• **What you should do**
Pictures in the records are to be excluded from an otherwise exact copy.

((

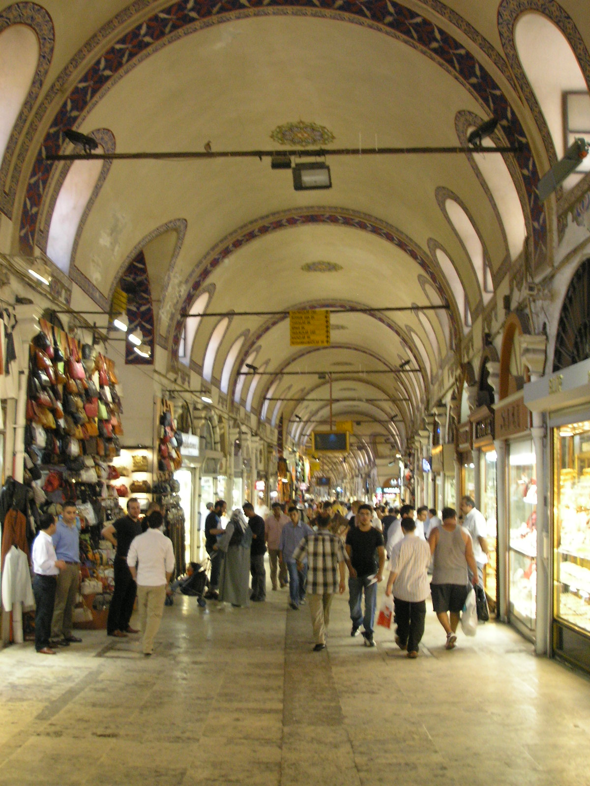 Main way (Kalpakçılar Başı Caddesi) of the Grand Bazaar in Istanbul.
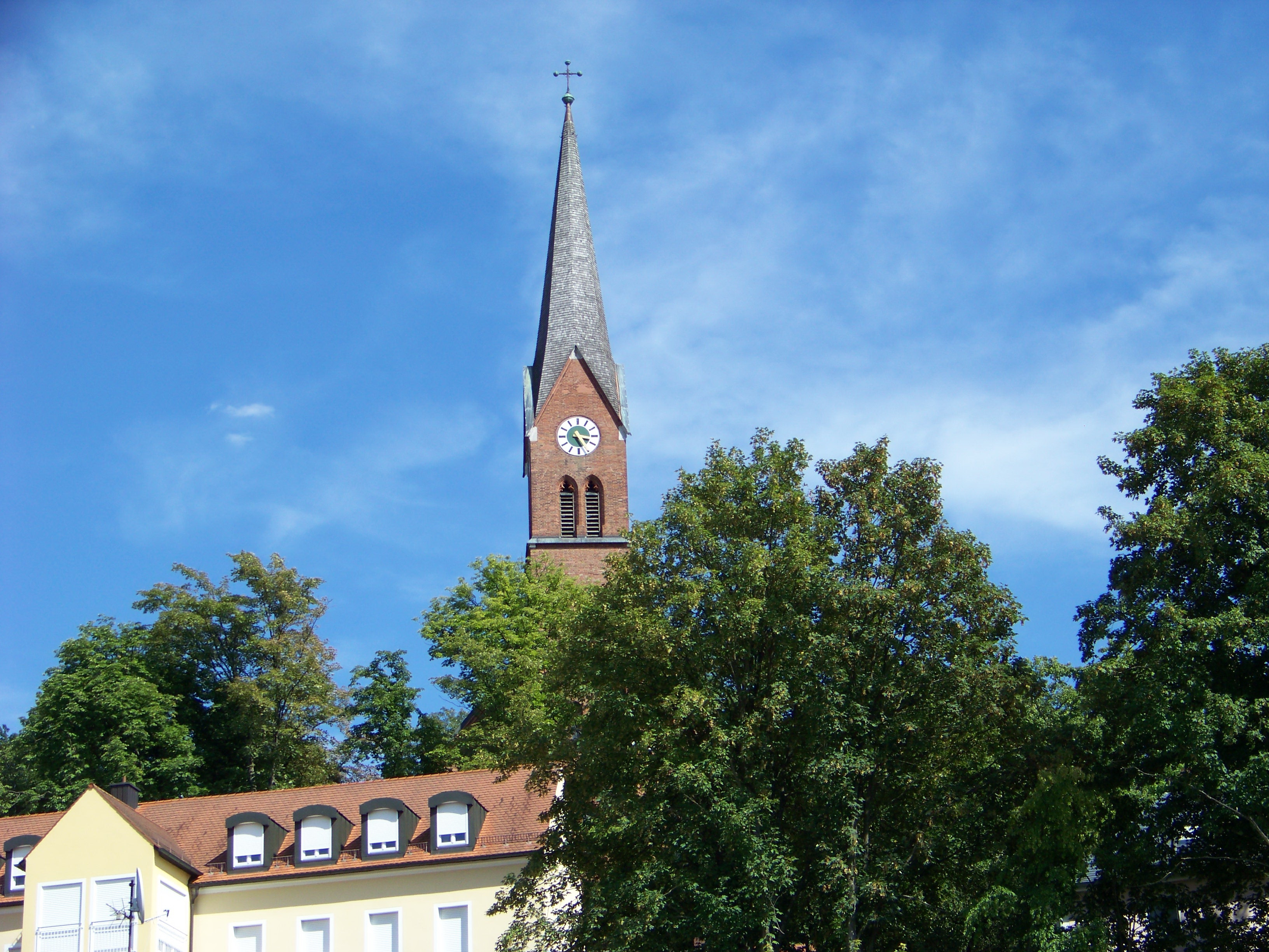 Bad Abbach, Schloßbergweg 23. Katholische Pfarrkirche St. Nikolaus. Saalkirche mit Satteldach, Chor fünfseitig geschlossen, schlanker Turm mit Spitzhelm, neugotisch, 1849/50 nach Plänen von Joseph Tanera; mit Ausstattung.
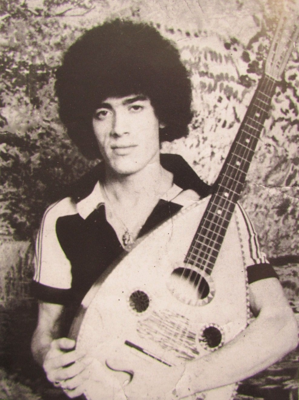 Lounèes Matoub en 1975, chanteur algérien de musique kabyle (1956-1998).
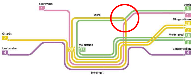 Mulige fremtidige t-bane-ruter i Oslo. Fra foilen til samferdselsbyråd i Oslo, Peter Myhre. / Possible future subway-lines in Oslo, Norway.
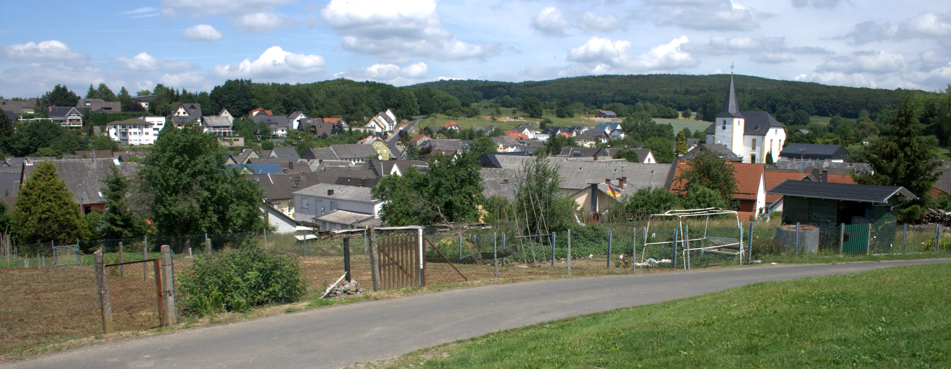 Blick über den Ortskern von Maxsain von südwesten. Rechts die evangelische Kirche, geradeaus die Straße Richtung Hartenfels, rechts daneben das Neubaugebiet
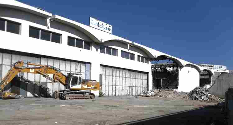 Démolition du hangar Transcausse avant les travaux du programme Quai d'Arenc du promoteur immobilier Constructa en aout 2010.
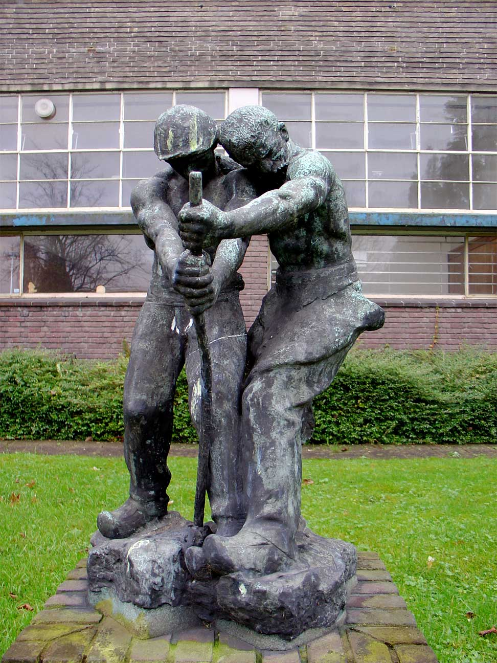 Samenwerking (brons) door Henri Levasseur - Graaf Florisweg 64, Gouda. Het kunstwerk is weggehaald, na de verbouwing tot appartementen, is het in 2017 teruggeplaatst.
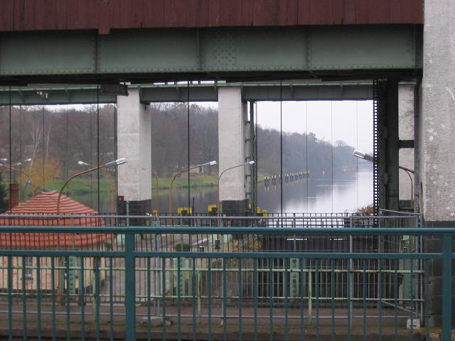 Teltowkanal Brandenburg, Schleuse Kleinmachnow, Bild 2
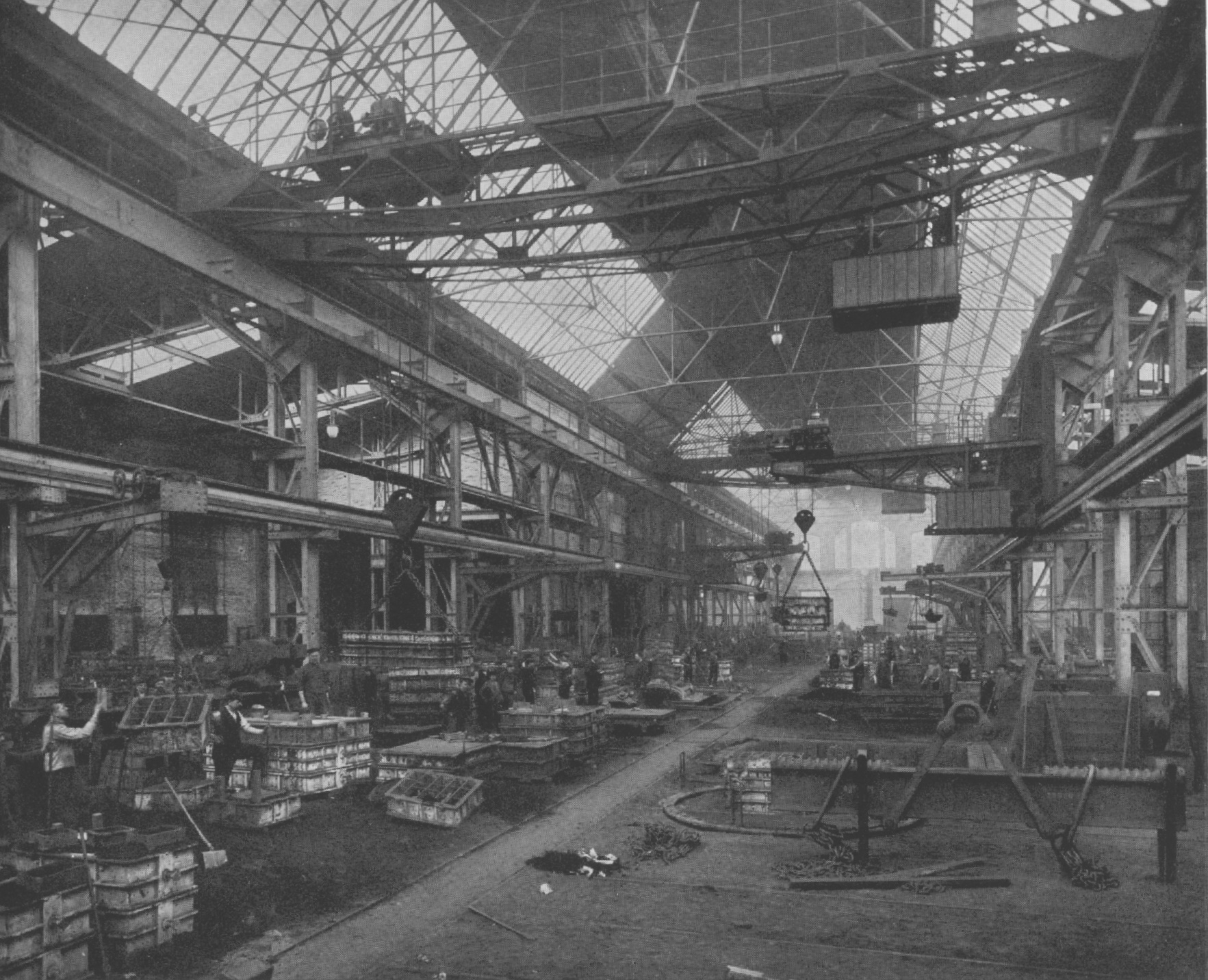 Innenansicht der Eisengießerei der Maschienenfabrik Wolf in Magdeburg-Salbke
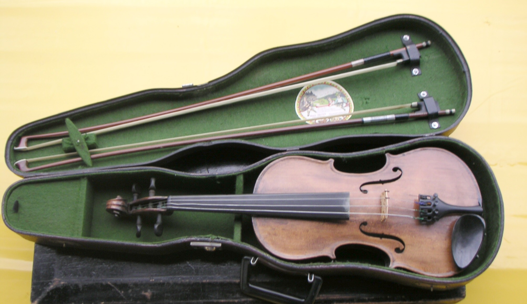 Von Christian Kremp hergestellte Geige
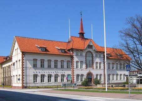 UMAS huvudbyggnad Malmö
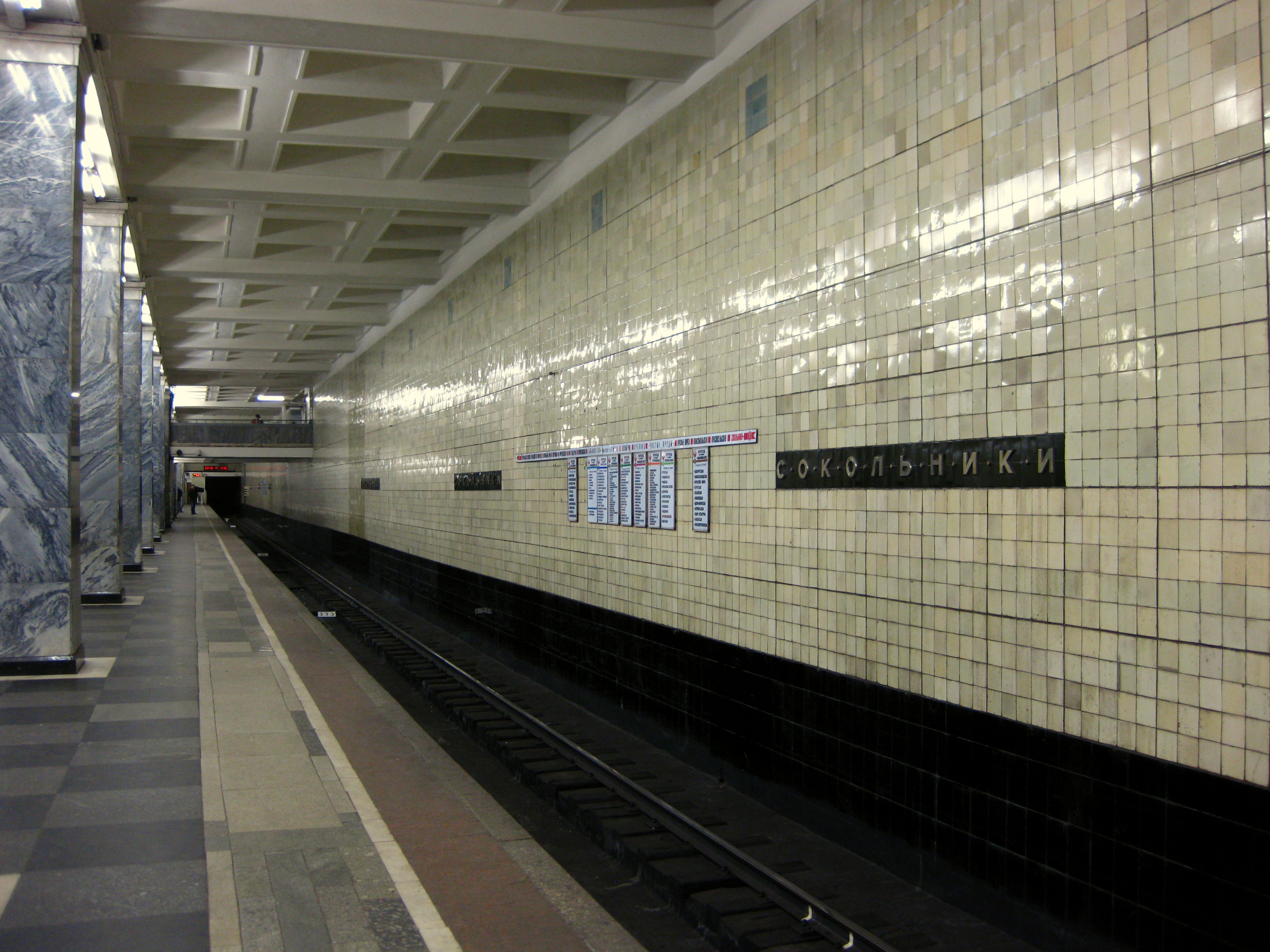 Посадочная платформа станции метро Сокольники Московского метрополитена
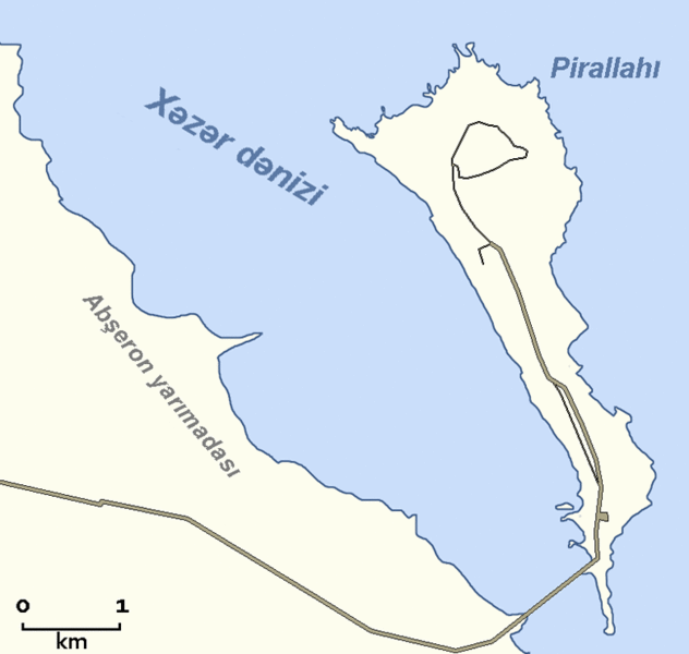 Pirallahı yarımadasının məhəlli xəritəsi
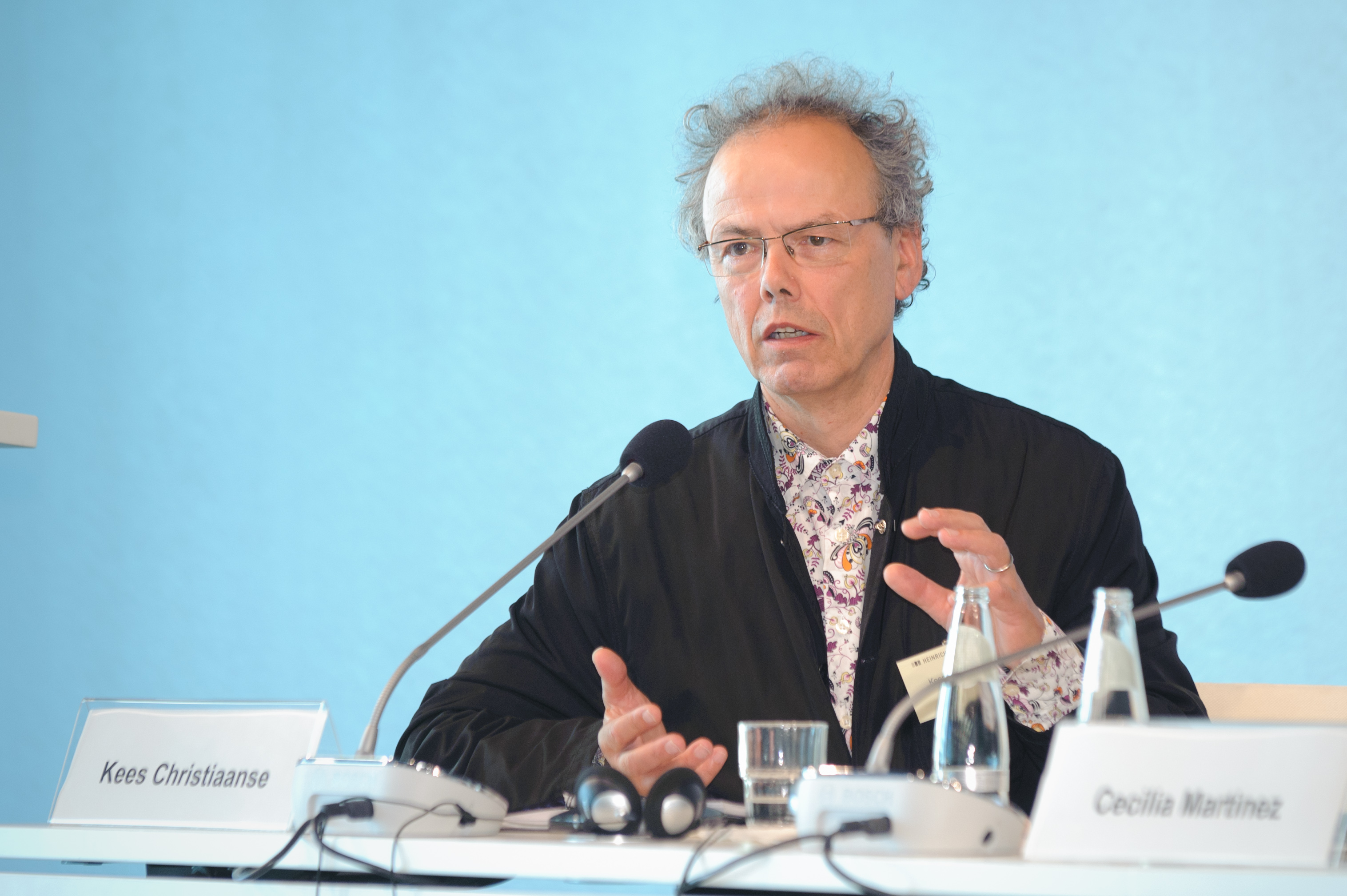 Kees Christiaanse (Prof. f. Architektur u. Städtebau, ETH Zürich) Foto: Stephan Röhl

))

• **Response below**
 Main way (Kalpakçılar Başı Caddesi) of the Grand Bazaar in Istanbul.
 Bad Abbach, Schloßbergweg 23. Katholische Pfarrkirche St. Nikolaus. Saalkirche mit Satteldach, Chor fünfseitig geschlossen, schlanker Turm mit Spitzhelm, neugotisch, 1849/50 nach Plänen von Joseph Tanera; mit Ausstattung.
 Lounèes Matoub en 1975, chanteur algérien de musique kabyle (1956-1998).
 Mulige fremtidige t-bane-ruter i Oslo. Fra foilen til samferdselsbyråd i Oslo, Peter Myhre. / Possible future subway-lines in Oslo, Norway.
 Blick über den Ortskern von Maxsain von südwesten. Rechts die evangelische Kirche, geradeaus die Straße Richtung Hartenfels, rechts daneben das Neubaugebiet
 Démolition du hangar Transcausse avant les travaux du programme Quai d'Arenc du promoteur immobilier Constructa en aout 2010.
 Samenwerking (brons) door Henri Levasseur - Graaf Florisweg 64, Gouda. Het kunstwerk is weggehaald, na de verbouwing tot appartementen, is het in 2017 teruggeplaatst.
 Teltowkanal Brandenburg, Schleuse Kleinmachnow, Bild 2
 Innenansicht der Eisengießerei der Maschienenfabrik Wolf in Magdeburg-Salbke
 Von Christian Kremp hergestellte Geige
 UMAS huvudbyggnad Malmö
 Посадочная платформа станции метро Сокольники Московского метрополитена
 Pirallahı yarımadasının məhəlli xəritəsi
 Kees Christiaanse (Prof. f. Architektur u. Städtebau, ETH Zürich) Foto: Stephan Röhl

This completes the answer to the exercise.